(PROBLEM STATEMENT) Output range, inclusive: from the line containing "sample: Pancreas" to the line containing "organism: E. coli". Restate those lines from the data below word for word and only those.

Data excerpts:
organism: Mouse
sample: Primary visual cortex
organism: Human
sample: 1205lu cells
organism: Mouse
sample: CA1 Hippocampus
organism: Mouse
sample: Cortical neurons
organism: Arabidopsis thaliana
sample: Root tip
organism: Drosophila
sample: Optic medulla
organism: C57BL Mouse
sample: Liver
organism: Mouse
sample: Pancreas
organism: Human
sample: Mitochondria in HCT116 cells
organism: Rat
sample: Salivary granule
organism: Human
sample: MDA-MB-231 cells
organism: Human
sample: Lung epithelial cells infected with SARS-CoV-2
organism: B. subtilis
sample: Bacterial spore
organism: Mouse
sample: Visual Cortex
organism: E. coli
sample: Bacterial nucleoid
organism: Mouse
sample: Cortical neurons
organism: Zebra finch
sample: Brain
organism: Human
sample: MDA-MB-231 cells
==
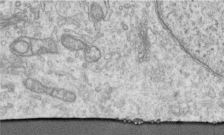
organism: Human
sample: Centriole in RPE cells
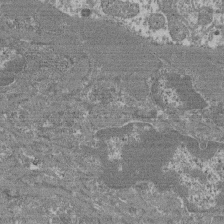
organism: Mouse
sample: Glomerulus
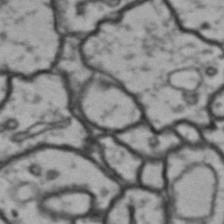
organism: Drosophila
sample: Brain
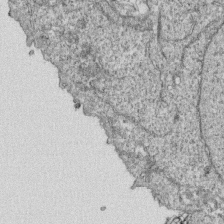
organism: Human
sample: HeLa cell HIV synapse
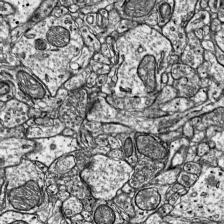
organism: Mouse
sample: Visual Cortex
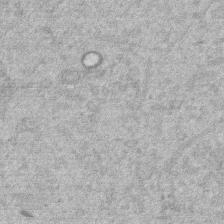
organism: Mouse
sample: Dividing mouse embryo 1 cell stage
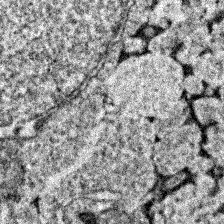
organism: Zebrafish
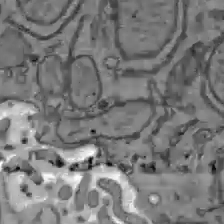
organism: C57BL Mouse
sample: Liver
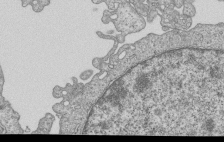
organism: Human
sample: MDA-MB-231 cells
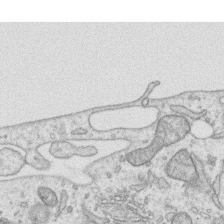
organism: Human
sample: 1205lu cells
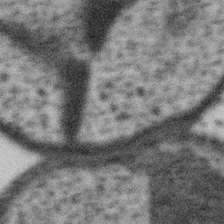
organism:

(ANSWER TO THIS PROBLEM)
sample: Pancreas
organism: Human
sample: Mitochondria in HCT116 cells
organism: Rat
sample: Salivary granule
organism: Human
sample: MDA-MB-231 cells
organism: Human
sample: Lung epithelial cells infected with SARS-CoV-2
organism: B. subtilis
sample: Bacterial spore
organism: Mouse
sample: Visual Cortex
organism: E. coli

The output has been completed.